Progress via taskmaster bearing candy

By Mir
June 9, 2007

I can now say I’ve started packing. Hi! I’ve started packing!

Dude. Should you ever need to pack up a whole house in a couple of weeks, you should totally lure Chris to your house. She is brutal but effective. Had my children been home this weekend I feel certain that she may have talked me into giving them to Goodwill. She takes no prisoners, and she is vehemently opposed to packing anything extraneous.

Which—according to her—pretty much covers everything I own.

But it’s hard to argue with someone who volunteered to come help you wade through and box up all your crap, you know?

We started with my two (large) hall closets. I had gone through these closets and weeded out a fair number of things just a few months ago, so I felt confident that I was in good shape. Yes I did.

Chris opened the doors and had a coronary. “HOW MANY BEDS DO YOU HAVE IN THIS HOUSE?” she shrieked. “BECAUSE WITH THIS MANY SHEETS I EXPECT THE ANSWER TO BE SOMEWHERE AROUND TEN.”

This perplexed me, for I only have a normal number of sheets sets. That would be… two percale sets and two flannels sets per bed. And maybe a few extras. And once Chris got done laughing at me she began emptying those closets like a woman possessed. “YOU DO NOT NEED ALL OF THIS. START SORTING,” she ordered. She put piles of things all over my bedroom and commanded me to designate items for packing, Goodwill, and trash. I really thought she was being silly; I mean, I probably needed most of it.

But as she continued pulling stuff out of the closet I began to see the error of my ways. As my bed disappeared under piles I conceded that she might have a point. When odd items started surfacing Chris cackled with glee; her point was proven. Okay, fine. I maybe did not need all of those sheets. Or, um, those other things. I would say that perhaps an entire closet’s worth of items were cleared out and disposed of.

I was trying to sort through things carefully, you know, but man, Chris just threw things into trash bags like it was a race. I totally cannot find my three-handled moss-covered family credenza now. (To get revenge, I managed to knock her into a box and make her beg for mercy and promise to stop trashing my belongings.)

Once we finished with that, we decided that we needed to go drop some stuff off at the kids’ consignment store. Which is near the liquor store. Our trip to the liquor store involved a small misunderstanding wherein we both bought alcohol and brought home some boxes, but I think upset the clerk. Oh well.

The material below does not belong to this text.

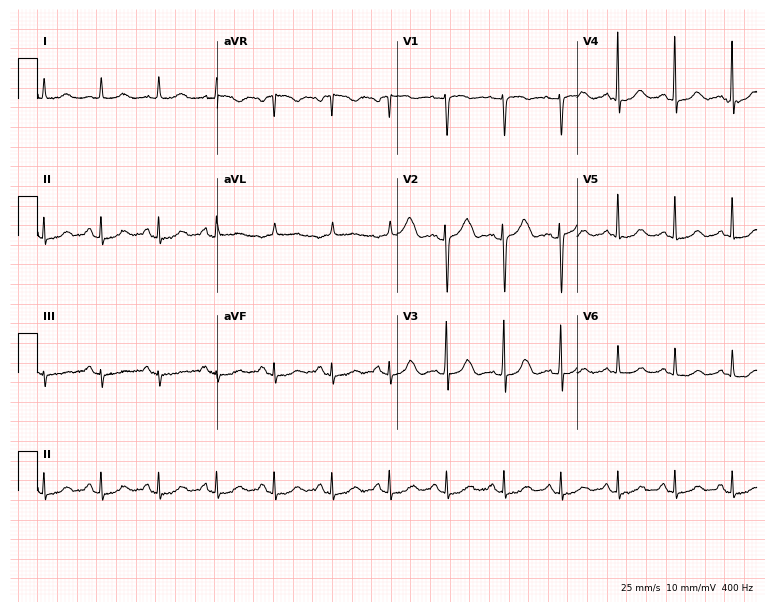
Standard 12-lead ECG recorded from a female, 71 years old. The tracing shows sinus tachycardia (a sinus rate of 100 beats per minute or more).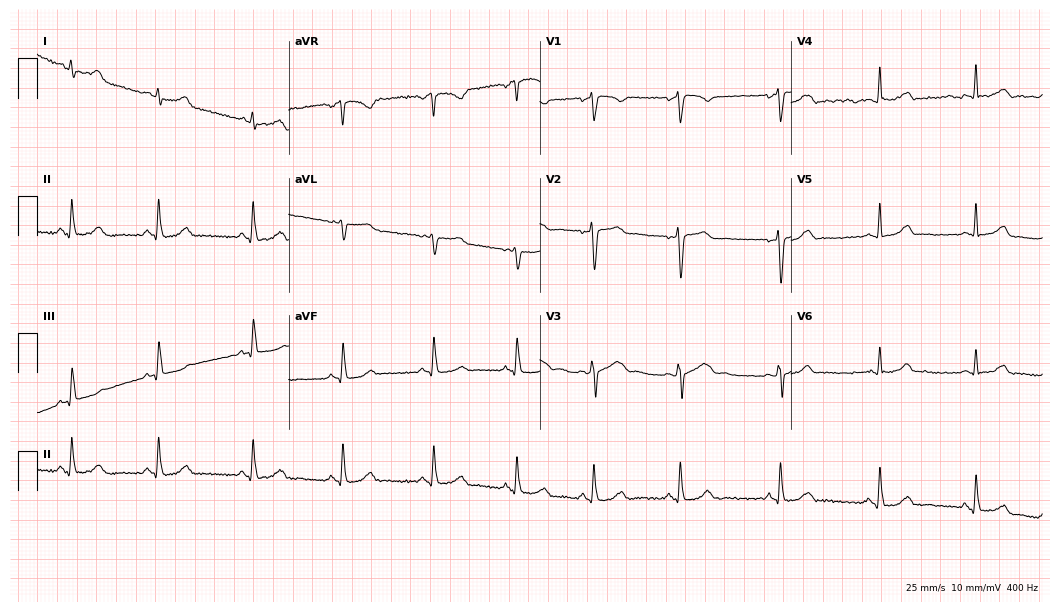
ECG (10.2-second recording at 400 Hz) — a 27-year-old woman. Screened for six findings — first-degree AV block, right bundle branch block (RBBB), left bundle branch block (LBBB), sinus bradycardia, atrial fibrillation (AF), sinus tachycardia — none is recorded. Other findings, if any, are not listed.

Back home again, I made a lovely gluten-free, dairy-free, poisoning-Chris-free dinner, which we enjoyed with lemon drops from a bottle (in plastic glasses) (premixed! just $8!) (FANCY!), and then I cleaned up the kitchen while Chris called home. Afterwards, it was back to packing.

Here is my family room as it looked right after dinner. And here it is after Chris The Packing Machine was through with it. Chris says I didn’t need to label the boxes, because I should just remember that that all the kids’ books are in booze boxes. However, I could barely remember what I’d packed 2 minutes after I taped the box up, so I opted to label them anyway.

Perhaps this was because of our packing materials, though. I can’t be sure. I’m sorry, who are you again?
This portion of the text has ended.